A recent study, affiliated with UNIST has introduced a new class of highly flexible battery with excellent thermal stability and fire resistance. These batteries still maintain excellent performance even when they cut with scissors or twisted exccessively, according to the research team. This technology has gained much attention around the globe, as it could one day lead the way for the creation of electric vehicles (EVs) and Internet of Things (IoT).
This breakthrough has been led by Professor Sang-Young Lee and his research team in the School of Energy and Chemical Engineering at UNIST. The findings of this study has been selected as the front cover of the February 2018 issue of Energy & Environmental Science (EES), a world-renowned scientific journal published by the Royal Society of Chemistry.

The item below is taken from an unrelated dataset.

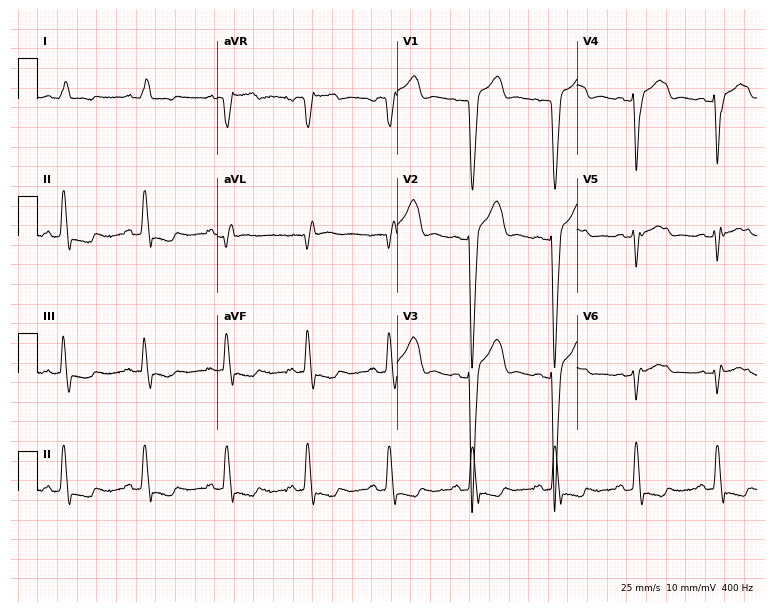
Electrocardiogram (7.3-second recording at 400 Hz), a 75-year-old man. Interpretation includes left bundle branch block (LBBB).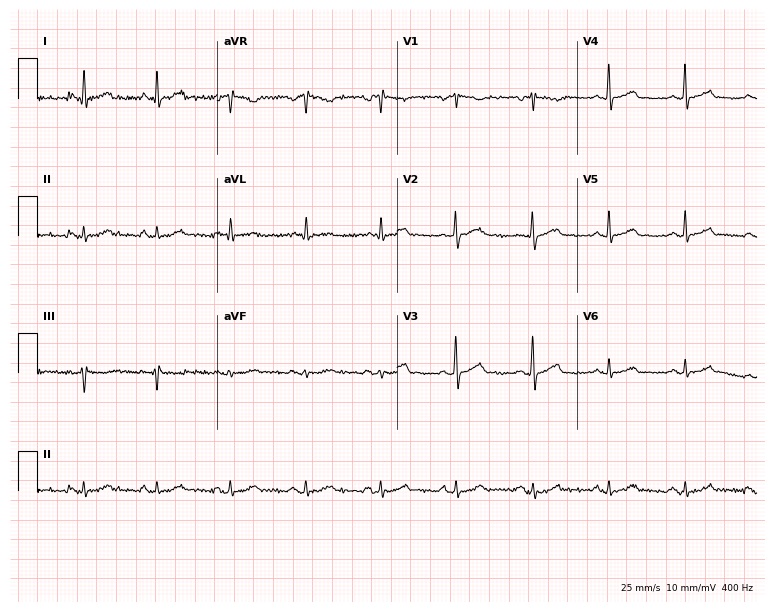
Resting 12-lead electrocardiogram (7.3-second recording at 400 Hz). Patient: a 54-year-old male. Read as a normal ECG.

Lithium ion batteries have three primary functional components: the anode, the cathode, and the electrolyte. The current LIBs with liquid electrolytes have been suffering from potential safety crisis mainly due to their use of highly-flammable organic solvants. As a result, the development of suitable solid electrolytes is being actively researched in an attempt to enhance the safety of flammable electrolytes. Solid electrolytes have been suggested as a safer alternative to liquid electrolytes for LIBs, but this has been limited by inflexibility.
In the study, the research team introduced a new class of flexible/shape-versatile bipolar all-solid-state LIBs via ultraviolet (UV) curing-assisted multistage printing, which does not require the high-pressure/high-temperature sintering processes adopted for typical inorganic electrolyte-based all-solid-state LIBs.

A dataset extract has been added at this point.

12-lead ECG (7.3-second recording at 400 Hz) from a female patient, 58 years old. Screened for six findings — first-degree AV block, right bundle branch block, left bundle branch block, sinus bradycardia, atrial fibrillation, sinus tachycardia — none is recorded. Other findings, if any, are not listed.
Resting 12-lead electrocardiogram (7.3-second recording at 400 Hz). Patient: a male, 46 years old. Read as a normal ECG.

Instead of inorganic electrolytes, a flexible/nonflammable gel electrolyte consisting of a sebaconitrile-based electrolyte and a semi-interpenetrating polymer network skeleton was used as a core element in the printed electrodes and gel composite electrolytes (GCEs, acting as an ion-conducting separator membrane).
This study has been supported by Basic Science Research Program through the National Research Foundation of Korea (NRF), funded by the Ministry of Science and ICT (MSIT), Wearable Platform Materials Technology Center, as well as Korea Forest Research Institute.
Se-Hee Kim et al., “Flexible/shape-versatile, bipolar all-solid-state lithium-ion batteries prepared by multistage printing,” Energy & Environmental Science, (2018).